單根雙螺旋DNA分子的三維原子結構TEM分析

Student thesis: Doctoral Thesis

View graph of relations

Author(s)

Detail(s)

Awarding Institution
Supervisors/Advisors
Award date17 Jul 2024

Abstract

Deoxyribonucleic acid (DNA) serves as the repository of hereditary data in nature, possessing the capacity to encode genetic instructions that govern biological growth and operation, notably in the regeneration of proteins and cells. The double helical structure of DNA is fundamental in preserving the resemblance between successive generations of organisms, facilitating the transmission and perpetuation of genetic material. Understanding the three-dimensional (3D) atomic structure of individual double-stranded DNA molecules can enhance comprehension of their biological functions. In this paper, we demonstrate a novel approach utilizing simulated annealing and energy minimization techniques, to infer the 3D atomic structure of a single double-stranded λ-DNA molecule from a low-dose high-resolution transmission electron microscopy (TEM) image.

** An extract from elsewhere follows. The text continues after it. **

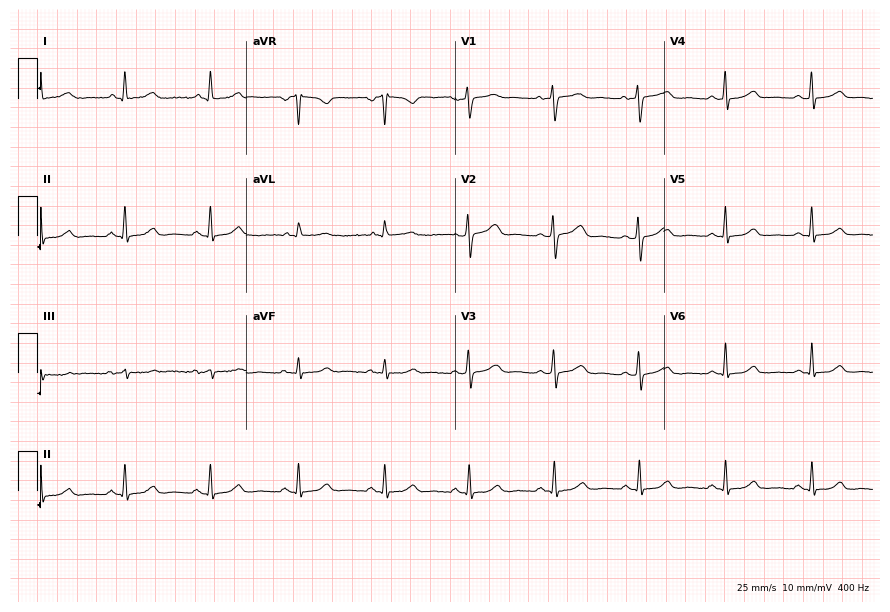
Resting 12-lead electrocardiogram. Patient: a woman, 69 years old. None of these six findings is recorded: first-degree AV block, right bundle branch block (RBBB), left bundle branch block (LBBB), sinus bradycardia, atrial fibrillation (AF), sinus tachycardia.

In the process of DNA TEM imaging, the impact of the spherical aberration coefficient, defocus value, and dose rate are examined through theoretical calculations and experimental validation. It is noted that moderate spherical aberration and under focus settings can improve image contrast, although this improvement will come at the expense of resolution. High-resolution imaging of individual DNA molecules and DNA bundles using TEM, with and without a spherical corrector is documented in Chapter 4. The resulting high-contrast TEM images offer detailed insights into the characteristics of B-form DNA at nearly atomic resolution. Furthermore, the work analyzes electron-beam radiation damage on DNA by assessing changes in the shape and diameter of DNA filaments.

In order to reconstruct the 3D atomic structure of a single double-strand DNA molecule, a combination of simulated annealing and energy minimization techniques is utilized based on a TEM image containing a portion of the individual double-strand DNA molecule. The simulated annealing process involves generating a simulated TEM image after each atomic adjustment in the initial model, which is then compared to the experimental image to evaluate the effectiveness of the adjustment. Energy minimization is employed to decrease the potential energy of the system and achieve a state of local equilibrium, thereby rationalizing the atomic movements. By incorporating energy minimization constraints, the 3D atomic conformation can be refined after simulated annealing from the initial model. The resulting model, which accounts for distortion and puckering of structural components, provides localized insights into the behavior of the DNA molecule under electron irradiation. Notably, the TEM analysis reveals a more expanded state of the single DNA molecule compared to X-ray measurements. This refined 3D structure facilitates a detailed understanding of the structure-function relationship. Furthermore, the integration of TEM imaging with simulated annealing and energy minimization techniques can be extended to the analysis of other beam-sensitive materials, offering a novel approach for characterizing structures at room temperature.